A escola risonha e bela daquele hino que cantávamos na década de 50 nunca se concretizou, nem mesmo em Summerhill. De lá para cá, a pedagogia passou por n metamorfoses, assumiu posturas as mais diversas – indo de um fantástico Paulo Freire a desastres como o banimento da repetência. Hoje, o que se constata no Brasil é a generalizada deterioração do ensino, em razão de políticas educacionais que não promovem o professor nem incentivam essa carreira. Em suma, ainda está por surgir entre nós o sistema, não digo perfeito, mas suficientemente bom para elevar a qualidade da aprendizagem e, consequentemente, a dos formados e dos futuros mestres. Essa a grande revolução que se espera e que pode fazer do brasileiro um leitor no sentido mais completo do termo.

22. É uma autora voltada para a Literatura Infantil, inclusive com Poesia... Considera que a Literatura Infantil seja somente para crianças?
Comecei na literatura escrevendo para os adultos e só oito livros mais tarde publiquei o primeiro para crianças.
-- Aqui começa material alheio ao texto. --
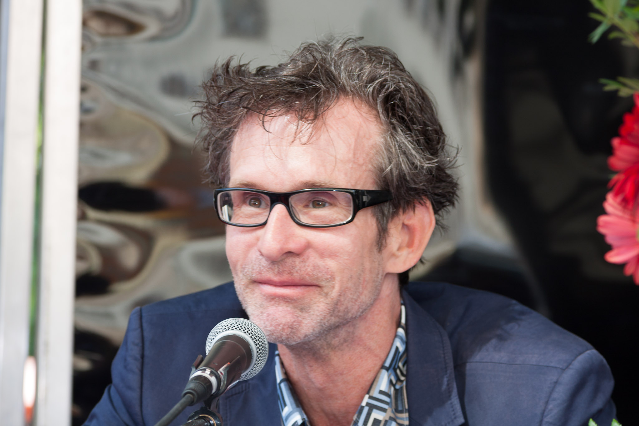 Ulrich Matthes bei einer Lesung des Anne Frank Tagebuches in Berlin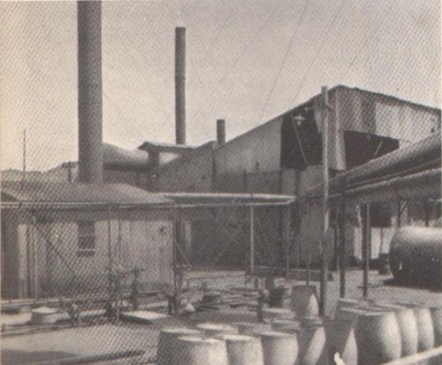 Primera destilería cosntruida por YPF en Comodoro Rivadavia y el país. Años después desmantelada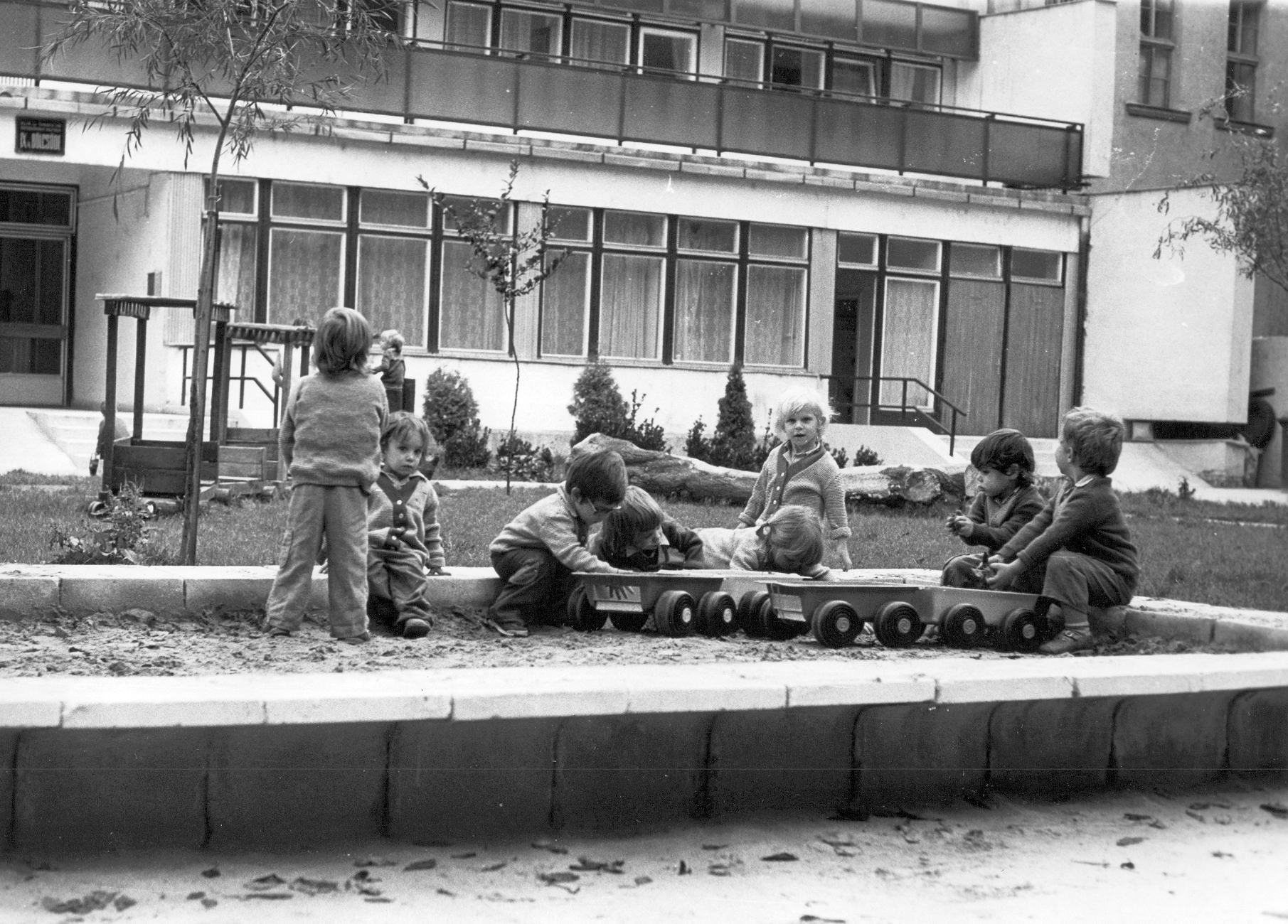 Ráday utca 46. Bölcsőde. Location: Hungary, Budapest IX. Tags: kid, toy, Budapest Title: Ráday utca 46. Bölcsőde.

Daí por diante, o gosto de escrever para esse público, somado à possibilidade, que logo descobri, de também ilustrar os textos, me levou à especialização nesse gênero. É claro que tenho uma faixa etária em mira quando crio histórias, poemas ou imagens. Mas, assim como a minha “criança interna” se diverte escrevendo e ilustrando, a de outros adultos certamente poderá se identificar nos livros infanto-juvenis. Um exemplo: uma tia minha, aos 80 anos, tinha na cabeceira um livro meu de poemas para crianças que ela lia todas as noites, antes de dormir. E me dizia que se emocionava sempre... A poesia, especialmente, é uma linguagem que aproxima crianças e adultos, penso eu.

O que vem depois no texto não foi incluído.